##### Source data #####
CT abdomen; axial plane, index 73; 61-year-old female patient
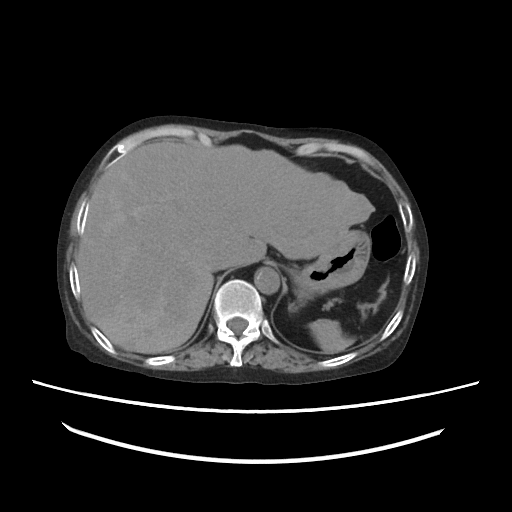

<organs><organ name="stomach" x1="290" y1="230" x2="371" y2="304"/><organ name="liver" x1="77" y1="140" x2="374" y2="353"/><organ name="inferior vena cava" x1="208" y1="253" x2="231" y2="271"/><organ name="spleen" x1="309" y1="319" x2="354" y2="353"/><organ name="aorta" x1="254" y1="267" x2="279" y2="294"/></organs>
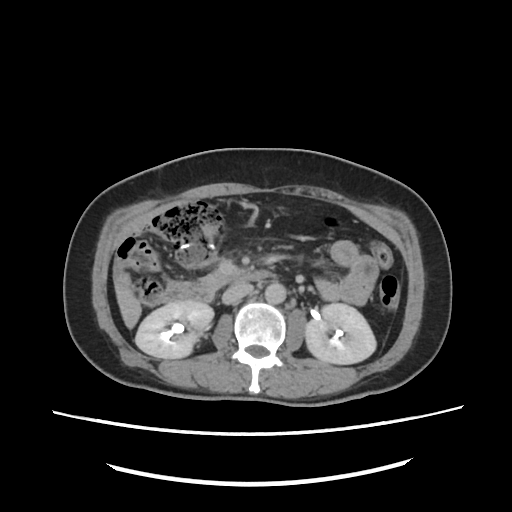
Abdominal CT · Axial slice 57/85 · 512x512 px
Coordinates as <box>x1,y1,x2,y2</box> in pixels. Labeled organs on this slice: right kidney at <box>136,303,213,358</box>, left kidney at <box>306,303,376,364</box>, liver at <box>115,281,140,329</box>, aorta at <box>264,282,284,302</box>, inferior vena cava at <box>222,282,252,304</box>, pancreas at <box>199,267,249,287</box>, duodenum at <box>161,269,273,301</box>.
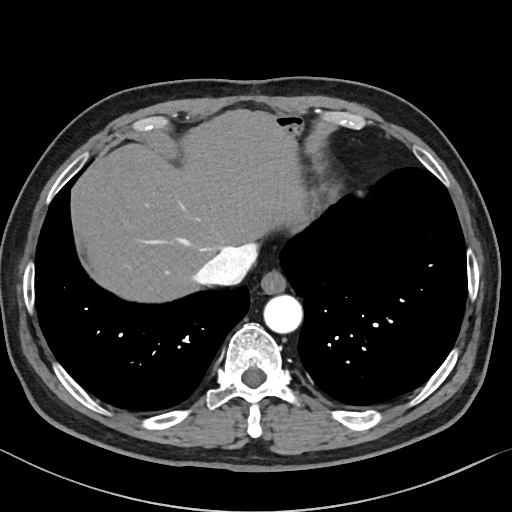 CT, abdomen/pelvis; axial view; SOMATOM Force scanner
Organ boxes in pixel coordinates; each row gives the top-left (x1, y1) and bottom-right (x2, y2) corners.
| organ | x1 | y1 | x2 | y2 |
|---|---|---|---|---|
| esophagus | 260 | 270 | 286 | 293 |
| liver | 77 | 109 | 307 | 302 |
| aorta | 263 | 295 | 302 | 333 |
| inferior vena cava | 196 | 246 | 256 | 285 |
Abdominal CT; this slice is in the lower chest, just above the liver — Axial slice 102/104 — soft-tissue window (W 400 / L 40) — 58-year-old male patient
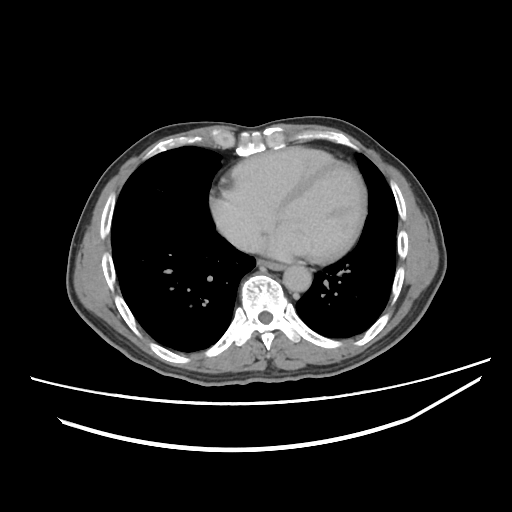
No part of the heart or lungs is labeled in this dataset, so neither has a box here.
{"organs":{"aorta":[283,266,311,292],"esophagus":[257,259,285,270],"inferior vena cava":[227,229,263,251]}}
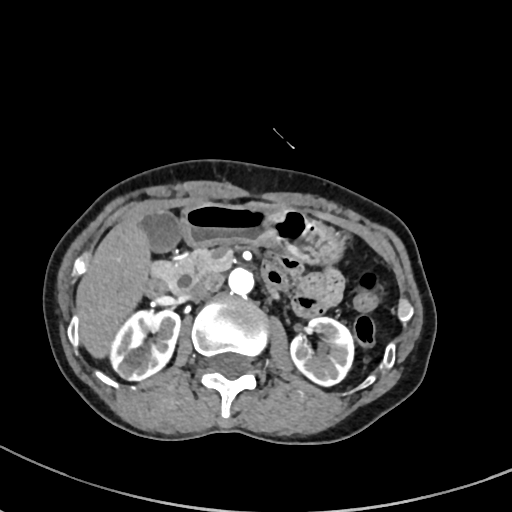
CT, abdomen/pelvis · axial plane, index 146 · 512x512 px
Box edges are left/top/right/bottom in pixels. The annotated organs in this slice are: right kidney at left=108, top=308, right=180, bottom=380, left kidney at left=291, top=317, right=353, bottom=386, gall bladder at left=143, top=211, right=182, bottom=252, liver at left=78, top=214, right=149, bottom=356, stomach at left=181, top=202, right=344, bottom=263, aorta at left=228, top=267, right=254, bottom=294, inferior vena cava at left=186, top=273, right=223, bottom=299, pancreas at left=150, top=248, right=229, bottom=296, duodenum at left=143, top=260, right=287, bottom=297.
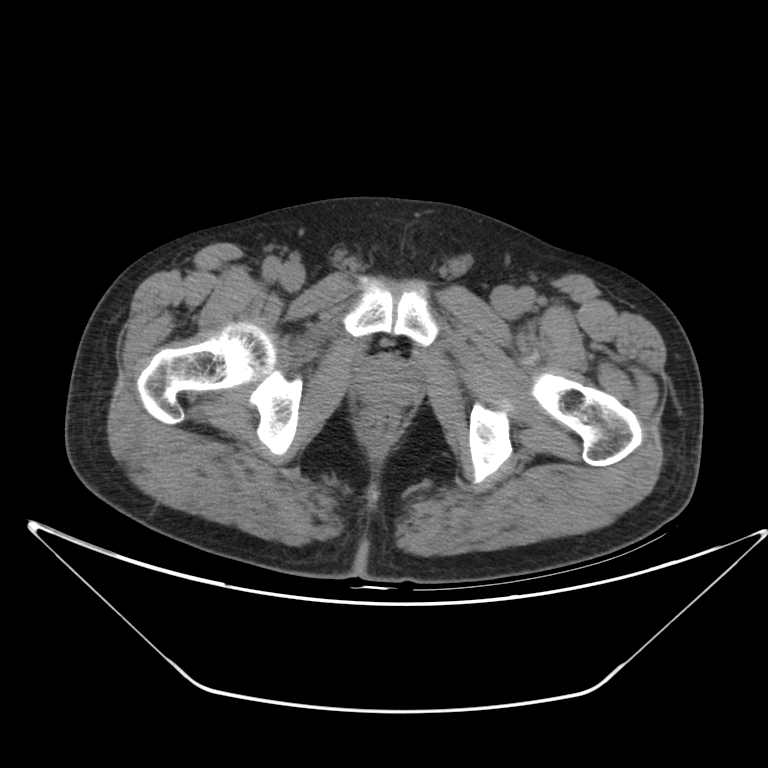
#####
Transcribe, from the material above, the stretch starting at the line with "Coordinates as <box>x1,y1,x2,y2</box>" and ending at the line with "256 | 285 |", both included, exactly. Do not carry over pictures.

• [Answer to the problem]
Coordinates as <box>x1,y1,x2,y2</box> in pixels. Labeled organs on this slice: right kidney at <box>136,303,213,358</box>, left kidney at <box>306,303,376,364</box>, liver at <box>115,281,140,329</box>, aorta at <box>264,282,284,302</box>, inferior vena cava at <box>222,282,252,304</box>, pancreas at <box>199,267,249,287</box>, duodenum at <box>161,269,273,301</box>.
 CT, abdomen/pelvis; axial view; SOMATOM Force scanner
Organ boxes in pixel coordinates; each row gives the top-left (x1, y1) and bottom-right (x2, y2) corners.
| organ | x1 | y1 | x2 | y2 |
|---|---|---|---|---|
| esophagus | 260 | 270 | 286 | 293 |
| liver | 77 | 109 | 307 | 302 |
| aorta | 263 | 295 | 302 | 333 |
| inferior vena cava | 196 | 246 | 256 | 285 |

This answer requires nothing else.